The answer is the exact run of lines in the listing below from the line containing "Nikon F black, # 6937665" up to and including the line containing "Jednoduchý obecný diagram", with pictures removed.

▶ EXCERPTED DATA
++++++
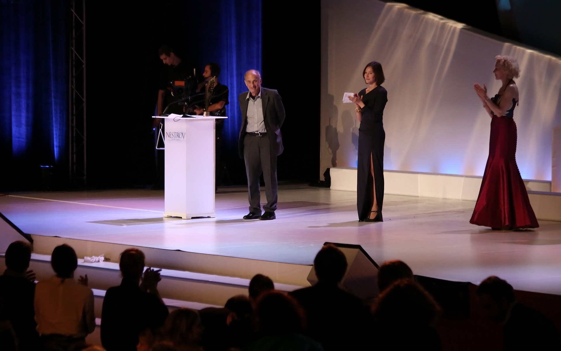 Luc Bondy, Laudatorin Johanna Wokalek und Moderatorin Sunnyi Melles - Nestroy-Theaterpreis 2013 in der Halle F der Wiener Stadthalle (Wien, Österreich).
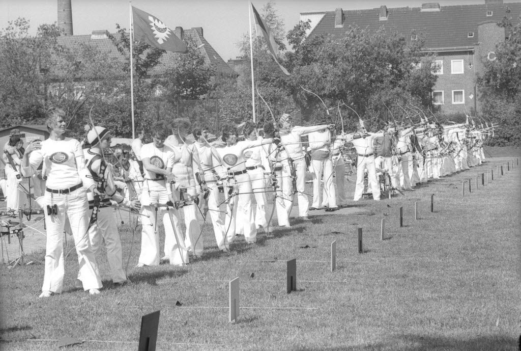 auf dem Sportplatz der Goetheschule am Westring. Ausrichter ist der 1. Kieler Bogenclub von 1976 e.V.
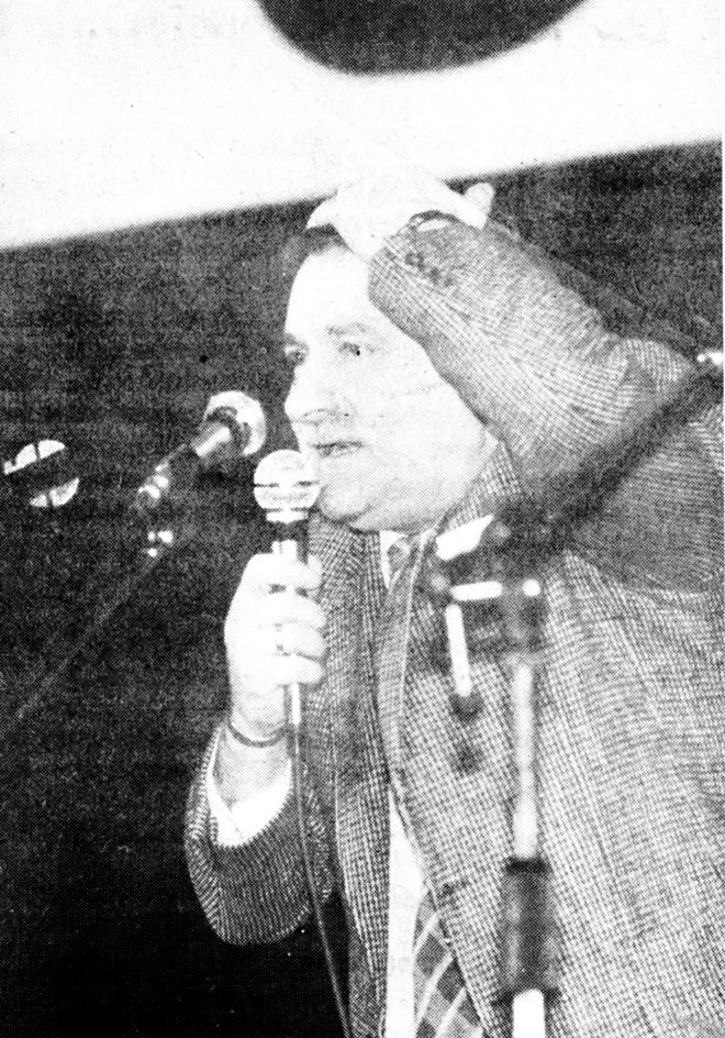 Lech Wałęsa na wiecu we Wrocławiu, wrzesień 1990
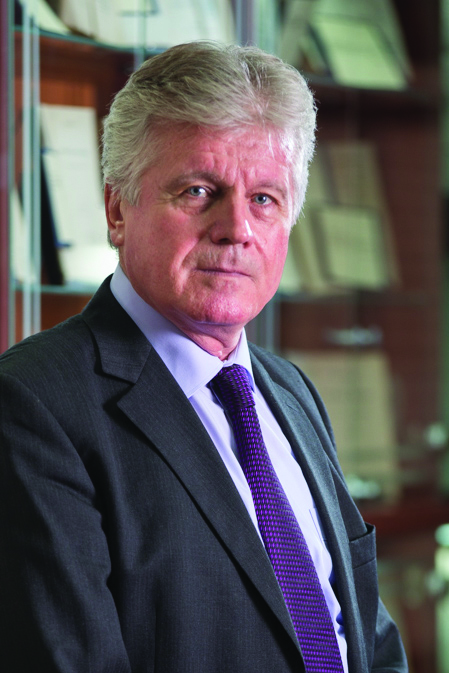 Српски (ћирилица): Предраг Јовановић
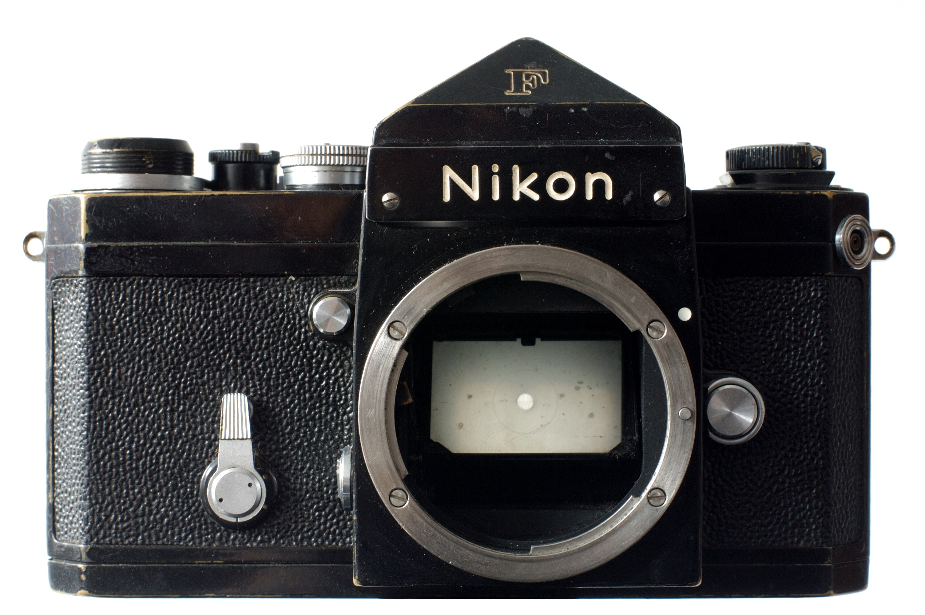 Nikon F black, # 6937665
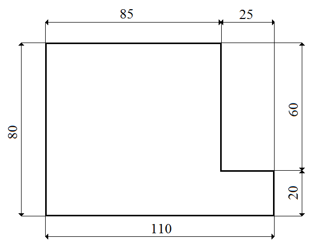 Acotació correcta d'una figura
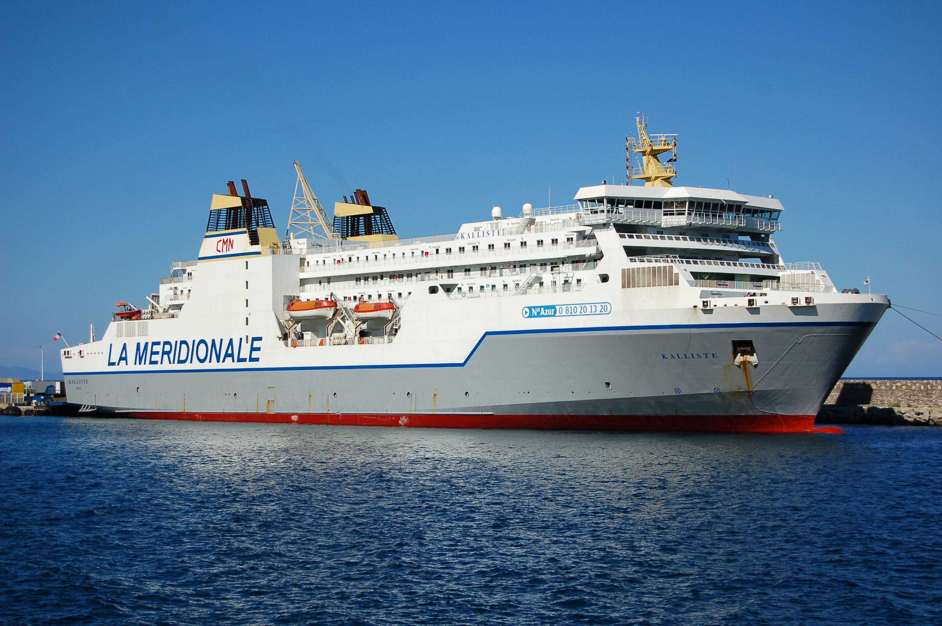 Kalliste dans le port de Bastia. IMO Number: 9050618 MMSI Number: 227202000 Callsign: FNEH Length: 165 m Beam: 26 m
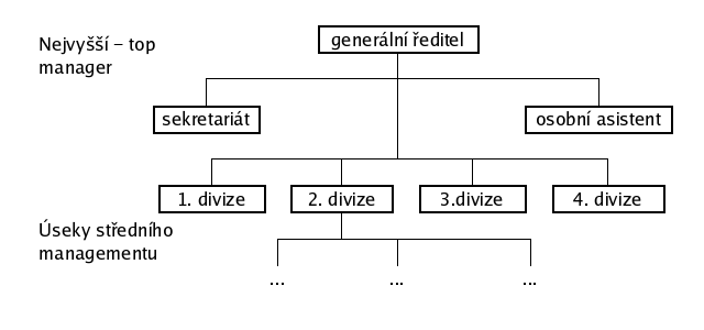 Jednoduchý obecný diagram divizionální struktury. Autor: Petr K.
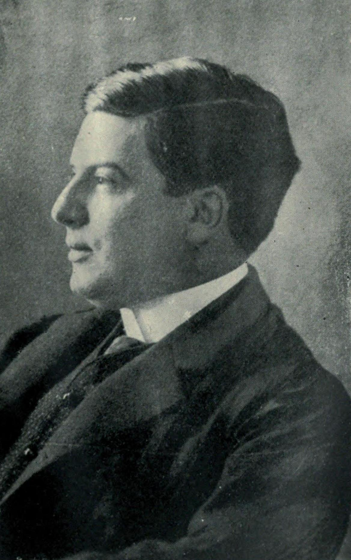 Joaquín Díaz Garcés (Santiago de Chile, 15 de septiembre de 1877 - Santiago, 1921) fue un escritor y periodista chileno. Escribió múltiples columnas y artículos de prensa, con un estilo costumbrista, mordaz, de lenguaje popular firmados con el seudónimo de Ángel Pino. Fundó en 1913 la revista Pacífico Magazine y participó en la fundación de los diarios El Mercurio de Santiago en 1900 y Las Últimas Noticias. Director de la Escuela de Bellas Artes en 1916, y elegido miembro de número de la Academia Chilena de la Lengua en 1917
++++++
▶ RESULT BELOW
 Nikon F black, # 6937665
 Acotació correcta d'una figura
 Kalliste dans le port de Bastia. IMO Number: 9050618 MMSI Number: 227202000 Callsign: FNEH Length: 165 m Beam: 26 m
 Jednoduchý obecný diagram divizionální struktury. Autor: Petr K.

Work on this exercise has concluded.